Boosting Latent Diffusion with Perceptual Objectives
Tariq Berrada, Pietro Astolfi, Melissa Hall, Marton Havasi, Yohann Benchetrit, Adriana Romero-Soriano, Karteek Alahari, Michal Drozdzal, Jakob Verbeek
TL;DR
The paper addresses the decoder–diffusion disconnect in latent diffusion models by introducing Latent Perceptual Loss (LPL), which leverages intermediate features of the autoencoder's decoder to guide training toward sharper, more realistic images. LPL is defined as a multiscale, decoder-feature distance between the decoded original and estimated latents, integrated with the standard diffusion objective as \mathcal{L}_\text{tot} = \mathcal{L}_\text{Diff} + w_\mathrm{LPL} \mathcal{L}_\textrm{LPL} and applicable to DDPM in epsilon/velocity modes as well as Flow-OT. Across ImageNet-1k, CC12M, and S320M at 256 and 512 resolutions, LPL consistently improves FID (roughly 0.5–1.5 points depending on setting) and CLIPScore, with qualitative benefits of finer textures and high-frequency details; ablations show deeper decoder layers and per-channel normalization are beneficial, while the approach incurs modest memory overhead. Overall, LPL provides a general, architecture-agnostic enhancement for latent generative models, improving perceptual quality without requiring specialized data or changes to the denoiser structure, and potentially influencing future latent-diffusion training paradigms.
Abstract
Latent diffusion models (LDMs) power state-of-the-art high-resolution generative image models.

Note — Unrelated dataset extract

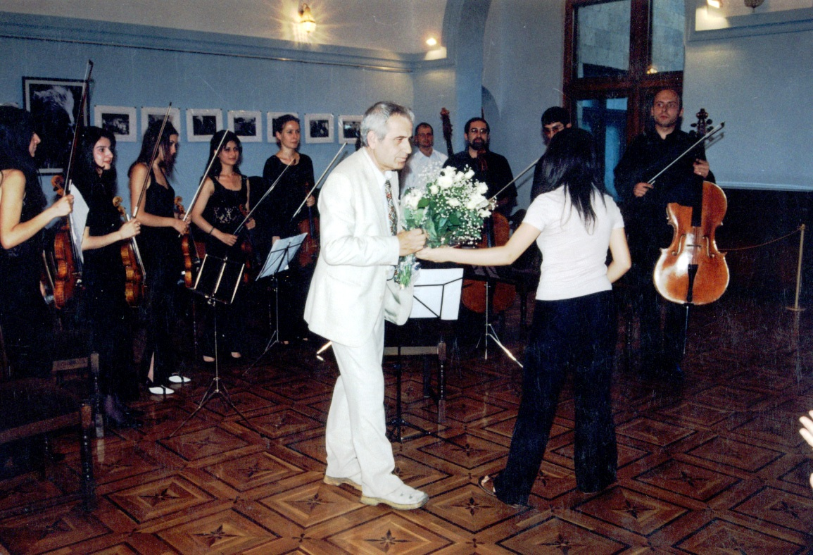 После концерта в доме-музее А. Хачатуряна, Ереван, 2007

LDMs learn the data distribution in the latent space of an autoencoder (AE) and produce images by mapping the generated latents into RGB image space using the AE decoder. While this approach allows for efficient model training and sampling, it induces a disconnect between the training of the diffusion model and the decoder, resulting in a loss of detail in the generated images. To remediate this disconnect, we propose to leverage the internal features of the decoder to define a latent perceptual loss (LPL). This loss encourages the models to create sharper and more realistic images. Our loss can be seamlessly integrated with common autoencoders used in latent diffusion models, and can be applied to different generative modeling paradigms such as DDPM with epsilon and velocity prediction, as well as flow matching. Extensive experiments with models trained on three datasets at 256 and 512 resolution show improved quantitative -- with boosts between 6% and 20% in FID -- and qualitative results when using our perceptual loss.